The iPad’s rich user interface, native support for eReading, strong graphics (color) capabilities, ability to use various medical calculators (there are a slew of them already in the AppStore) and numerous other medical apps (most of these are iPhone apps and will need to be updated to take full advantage of the iPad’s larger 9″ screen) provides an incredibly rich ecosystem/learning environment for medical students. Nothing else comes close – a slam-dunk for Apple.
That rich, graphical user interface, it’s inherent e-reader capabilities and portability also lends itself as possibly the best patient education platform yet created to foster patient-clinician interaction. At bedside, a clinician has the ability to review with a patient a given treatment, say a surgical procedure, prior to the operation showing rich anatomical details (e.g., a patient’s 64 slice color enhanced 3D CAT scan), potential risks, etc. Heck, one could even show a video clip of the procedure right there on the iPad. Now that is cool and sure beats the common approach today, some long lecture that oft-times is difficult to follow.

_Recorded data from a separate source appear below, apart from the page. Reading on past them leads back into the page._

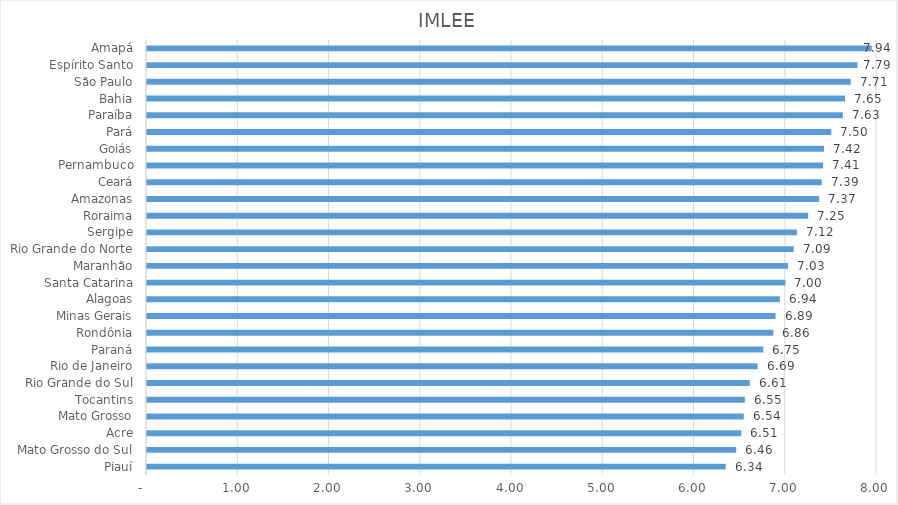
| Category | IMLEE |
|---|---|
| Piauí | 6.343 |
| Mato Grosso do Sul | 6.457 |
| Acre | 6.513 |
| Mato Grosso | 6.54 |
| Tocantins | 6.552 |
| Rio Grande do Sul | 6.606 |
| Rio de Janeiro | 6.691 |
| Paraná | 6.754 |
| Rondônia | 6.863 |
| Minas Gerais | 6.888 |
| Alagoas | 6.936 |
| Santa Catarina | 6.997 |
| Maranhão | 7.025 |
| Rio Grande do Norte | 7.087 |
| Sergipe | 7.122 |
| Roraima | 7.246 |
| Amazonas | 7.365 |
| Ceará | 7.394 |
| Pernambuco | 7.409 |
| Goiás | 7.419 |
| Pará | 7.5 |
| Paraíba | 7.626 |
| Bahia | 7.65 |
| São Paulo | 7.712 |
| Espírito Santo | 7.785 |
| Amapá | 7.942 |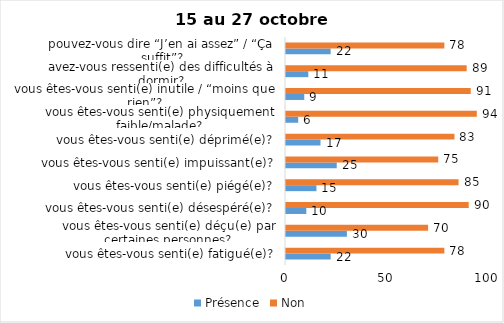
| Category | Présence | Non |
|---|---|---|
| vous êtes-vous senti(e) fatigué(e)? | 22 | 78 |
| vous êtes-vous senti(e) déçu(e) par certaines personnes? | 30 | 70 |
| vous êtes-vous senti(e) désespéré(e)? | 10 | 90 |
| vous êtes-vous senti(e) piégé(e)? | 15 | 85 |
| vous êtes-vous senti(e) impuissant(e)? | 25 | 75 |
| vous êtes-vous senti(e) déprimé(e)? | 17 | 83 |
| vous êtes-vous senti(e) physiquement faible/malade? | 6 | 94 |
| vous êtes-vous senti(e) inutile / “moins que rien”? | 9 | 91 |
| avez-vous ressenti(e) des difficultés à dormir? | 11 | 89 |
| pouvez-vous dire “J’en ai assez” / “Ça suffit”? | 22 | 78 |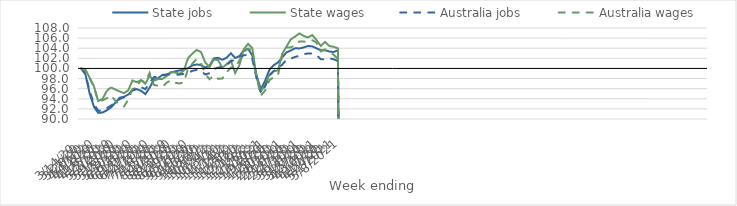
| Category | State jobs | State wages | Australia jobs | Australia wages |
|---|---|---|---|---|
| 14/03/2020 | 100 | 100 | 100 | 100 |
| 21/03/2020 | 98.842 | 99.802 | 98.971 | 99.603 |
| 28/03/2020 | 95.023 | 98.156 | 95.467 | 98.105 |
| 04/04/2020 | 92.406 | 96.425 | 92.92 | 96.234 |
| 11/04/2020 | 91.211 | 93.538 | 91.647 | 93.487 |
| 18/04/2020 | 91.291 | 93.984 | 91.63 | 93.692 |
| 25/04/2020 | 91.719 | 95.576 | 92.16 | 94.108 |
| 02/05/2020 | 92.308 | 96.258 | 92.657 | 94.655 |
| 09/05/2020 | 93.212 | 95.825 | 93.343 | 93.578 |
| 16/05/2020 | 94.205 | 95.455 | 93.935 | 92.812 |
| 23/05/2020 | 94.403 | 95.11 | 94.291 | 92.462 |
| 30/05/2020 | 94.832 | 95.677 | 94.798 | 93.79 |
| 06/06/2020 | 95.618 | 97.621 | 95.781 | 95.926 |
| 13/06/2020 | 95.912 | 97.266 | 96.28 | 96.602 |
| 20/06/2020 | 95.57 | 97.708 | 96.296 | 97.58 |
| 27/06/2020 | 94.926 | 96.975 | 95.902 | 97.326 |
| 04/07/2020 | 96.198 | 98.534 | 97.157 | 99.113 |
| 11/07/2020 | 97.755 | 97.589 | 98.279 | 96.733 |
| 18/07/2020 | 98.078 | 97.894 | 98.382 | 96.561 |
| 25/07/2020 | 98.73 | 97.934 | 98.604 | 96.362 |
| 01/08/2020 | 98.786 | 98.494 | 98.826 | 97.197 |
| 08/08/2020 | 99.181 | 99.29 | 98.822 | 97.652 |
| 15/08/2020 | 99.436 | 99.205 | 98.73 | 97.16 |
| 22/08/2020 | 99.605 | 98.921 | 98.792 | 97.027 |
| 29/08/2020 | 99.742 | 99.588 | 98.928 | 97.246 |
| 05/09/2020 | 100.076 | 102.051 | 99.113 | 99.964 |
| 12/09/2020 | 100.595 | 102.942 | 99.531 | 100.967 |
| 19/09/2020 | 100.791 | 103.654 | 99.714 | 101.852 |
| 26/09/2020 | 100.682 | 103.266 | 99.52 | 101.02 |
| 03/10/2020 | 100.155 | 101.189 | 98.806 | 98.883 |
| 10/10/2020 | 100.524 | 100.28 | 99.055 | 97.873 |
| 17/10/2020 | 101.985 | 101.759 | 99.899 | 98.568 |
| 24/10/2020 | 102.107 | 101.664 | 100.18 | 97.964 |
| 31/10/2020 | 101.717 | 100.118 | 100.306 | 97.998 |
| 07/11/2020 | 102.119 | 100.853 | 100.68 | 99.252 |
| 14/11/2020 | 102.999 | 101.562 | 101.424 | 100.173 |
| 21/11/2020 | 102.066 | 99.097 | 101.745 | 100.229 |
| 28/11/2020 | 102.442 | 100.687 | 102.059 | 101.576 |
| 05/12/2020 | 103.527 | 103.784 | 102.608 | 103.362 |
| 12/12/2020 | 103.924 | 104.856 | 102.679 | 103.837 |
| 19/12/2020 | 102.559 | 104.013 | 101.871 | 103.708 |
| 26/12/2020 | 98.597 | 98.163 | 98.073 | 98.239 |
| 02/01/2021 | 95.876 | 95.462 | 95.142 | 94.651 |
| 09/01/2021 | 97.594 | 96.673 | 96.464 | 95.644 |
| 16/01/2021 | 99.728 | 98.771 | 98.546 | 97.678 |
| 23/01/2021 | 100.639 | 99.451 | 99.493 | 98.293 |
| 30/01/2021 | 101.187 | 99.62 | 99.995 | 98.662 |
| 06/02/2021 | 102.2 | 102.888 | 100.749 | 102.61 |
| 13/02/2021 | 103.184 | 104.346 | 101.78 | 104.166 |
| 20/02/2021 | 103.546 | 105.765 | 101.937 | 104.163 |
| 27/02/2021 | 104.004 | 106.31 | 102.282 | 104.593 |
| 06/03/2021 | 103.952 | 106.926 | 102.496 | 105.335 |
| 13/03/2021 | 104.158 | 106.428 | 102.825 | 105.317 |
| 20/03/2021 | 104.435 | 106.126 | 102.964 | 105.281 |
| 27/03/2021 | 104.376 | 106.605 | 102.951 | 105.588 |
| 03/04/2021 | 103.986 | 105.615 | 102.614 | 105.117 |
| 10/04/2021 | 103.613 | 104.468 | 101.84 | 103.377 |
| 17/04/2021 | 103.597 | 105.247 | 101.797 | 103.762 |
| 24/04/2021 | 103.354 | 104.451 | 102 | 103.175 |
| 01/05/2021 | 103.243 | 104.27 | 101.825 | 102.713 |
| 08/05/2021 | 103.58 | 103.988 | 101.453 | 101.885 |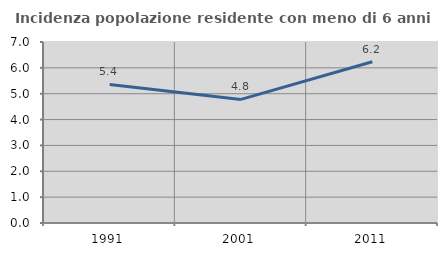
| Category | Incidenza popolazione residente con meno di 6 anni |
|---|---|
| 1991.0 | 5.36 |
| 2001.0 | 4.78 |
| 2011.0 | 6.238 |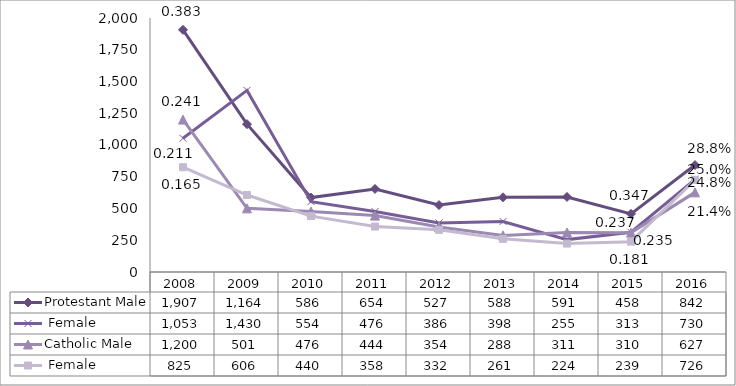
| Category | Protestant | Catholic |
|---|---|---|
| 2008.0 | 1053 | 825 |
| 2009.0 | 1430 | 606 |
| 2010.0 | 554 | 440 |
| 2011.0 | 476 | 358 |
| 2012.0 | 386 | 332 |
| 2013.0 | 398 | 261 |
| 2014.0 | 255 | 224 |
| 2015.0 | 313 | 239 |
| 2016.0 | 730 | 726 |

Beyond those two compelling use cases, other uses in healthcare for the iPad include its use by nurses and hospitalists to provide bedside care, tap multiple apps (hopefully multi-tasking will come in OS v4.0 to be announced on April 8th), in an intuitive environment. As to how the iPad may extend beyond these limited boundaries for support of say charge capture and CPOE remains to be seen but in the immortal words of many an Apple iPhone advertisement:
There is an app for that.
And based on some of our initial conversations with mHealth app developers, many are already working on just these types of applications for the iPad, which they hope to bring to market within next several months.
One thing is certain, from at least one data point we received this past weekend, there is strong, initial interest in the medical community as to what the iPad may facilitate. Speaking to one of the technical folks at the local Apple store this past weekend we learned the following: Of the 1,000 iPads sold on Saturday (this store did sell-out), 700 were sold off the floor and 300 were reserved for business customers. Of those “business customers” a significant share of those 300 iPads (north of 30%) were sold to local medical institutions.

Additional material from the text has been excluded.